Inocybe corydalina var. corydalina, commonly known as the greenflush fibrecap, is a member of the genus Inocybe which is widely distributed in temperate forests. It is a small mycorrhizal mushroom which contains a small amount of the hallucinogen psilocybin.

==Description==
- Cap: 3.5–5 cm diameter, buff to brown, often with greenish tones, conic to convex or plane in age, with or without an umbo, with appressed fibrillose squamules on the cap which are more frequent towards the center, and an incurved margin. The center of the cap is darker brown to greenish, sometimes black and the flesh is white.
- Gills: adnate and very numerous, pale cream brown to grayish buff.
- Spores: Smooth and lemon shaped, measuring 8 x 5.5 micrometres, dull brown, often with a bluish-grayish stem base.
- Stipe: 2.5–10 cm long, 4 to 6 mm thick, and is equal width for the whole length, sometimes with some swelling at the base. The upper part of the stem is smooth and the lower part is fibrillose. Has a cortinate partial veil which soon disappears.
- Taste:
- Odor: Aromatic.
- Microscopic features: Pleurocystidia 33-70 by 9-21 micrometers, clavate cylindrical. Cheilocystidia are not common and look like pleurocystidia.

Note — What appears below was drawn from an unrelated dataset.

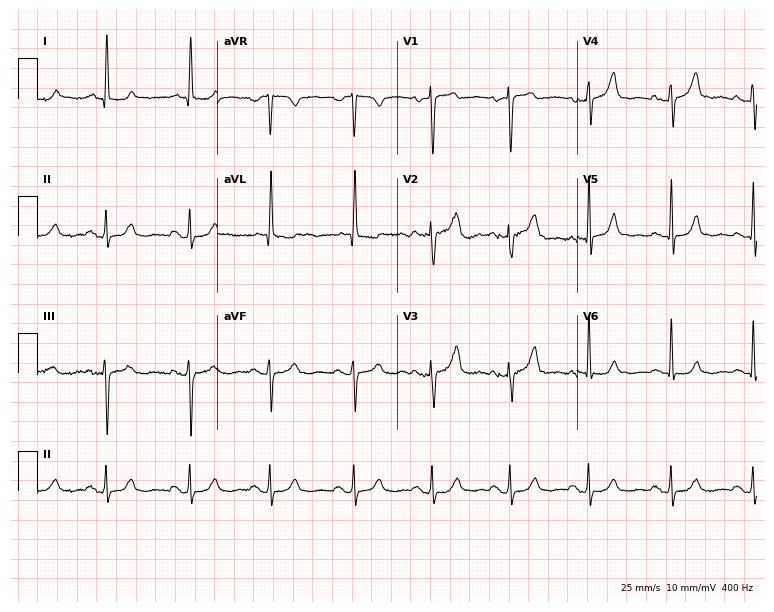
Resting 12-lead electrocardiogram (7.3-second recording at 400 Hz). Patient: a woman, 62 years old. None of these six findings is recorded: first-degree AV block, right bundle branch block (RBBB), left bundle branch block (LBBB), sinus bradycardia, atrial fibrillation (AF), sinus tachycardia.

==Distribution and habitat==
Inocybe corydalina var. corydalina is widespread across Europe and the British Isles. It usually fruits in the fall under deciduous trees but can also be found under conifers.

==Edibility==
Gurevich and Nezoiminogo reported that this mushroom contains the mycotoxin muscarine but no psilocybin; other researchers have been unable to confirm this result. Chemical analysis by Stijve and Kuyper shows that it contains 0.032% psilocybin, a very low concentration.